A reading list about love for everyone in your life

It is cold and snowy in New York and the perfect season to curl up with a book. In honor of Valentine’s Day, we have created a list of some of our favorite books about love, spanning fiction, poetry, graphic novels, and essays, both in French and in English. Offer a book to a loved one this romantic season as a token of your affection or read one yourself with a hot drink.
Reading List
A very beautiful graphic novel about the passage of time and the creep of pedestrian routine into a romantic relationship. After 10 years, Sophie and Louis are depicted as blank ciphers, their faces reduced to smooth outlines.
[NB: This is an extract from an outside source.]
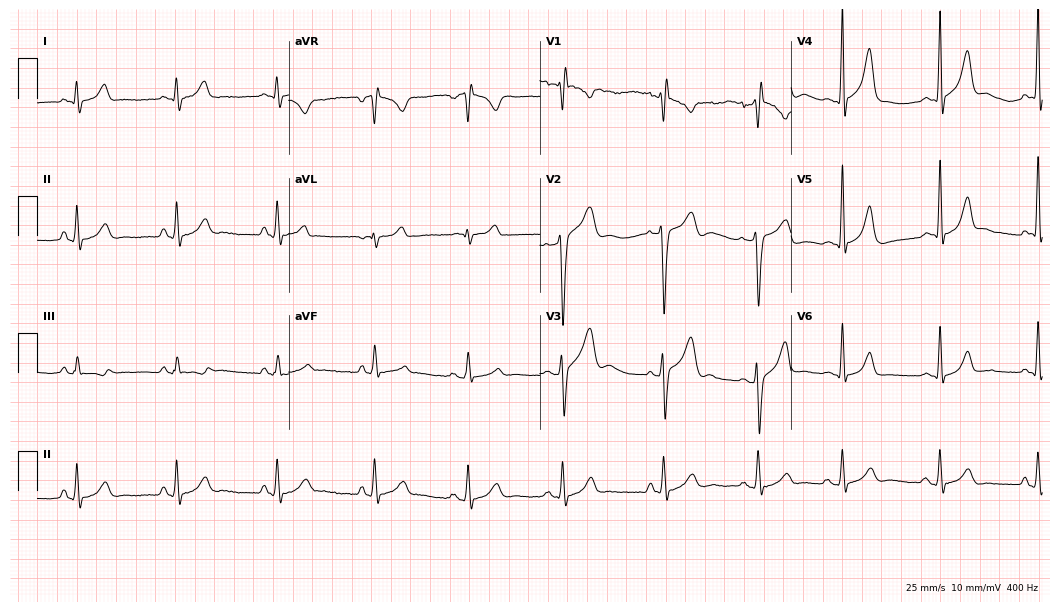
Standard 12-lead ECG recorded from a male patient, 20 years old (10.2-second recording at 400 Hz). None of these six findings is recorded: first-degree AV block, right bundle branch block (RBBB), left bundle branch block (LBBB), sinus bradycardia, atrial fibrillation (AF), sinus tachycardia.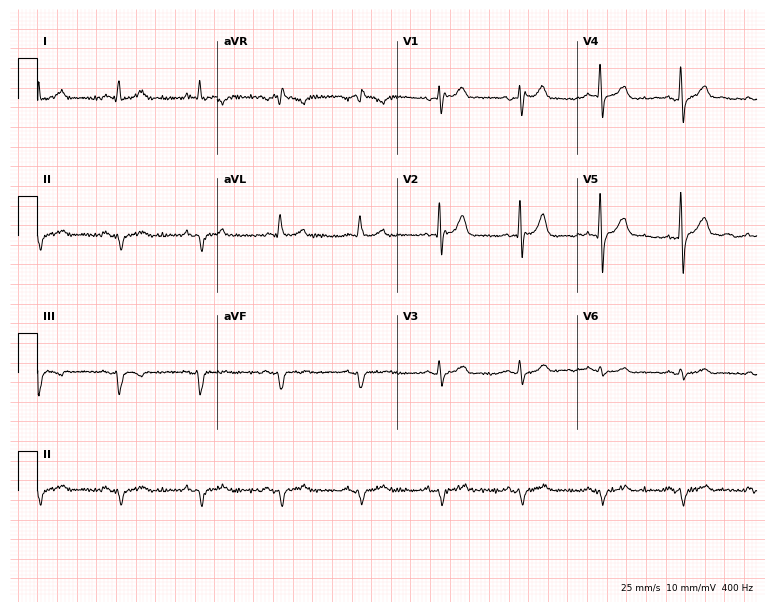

A moving story about the crystallization of emotions over time and how feelings become submerged to habit.
~Adèle Bernard, Intern
It may not be your traditional romance, but it is glorious, scorching, incisive. The late, great Maryse Condé reimagines Emily Brontë’s classic novel, Wuthering Heights, transposed into 20th century Guadeloupe. It is also available in English translation, under the title Windward Heights from Soho Press, although it is slightly difficult to track down. It is both like Wuthering Heights -lavish, campy, violent- and also imaginative in a way wholly specific to Condé. The fears of madness and superstition and imperial decline that undergird Brontë’s book are brought to the forefront here and the result is shattering and lush.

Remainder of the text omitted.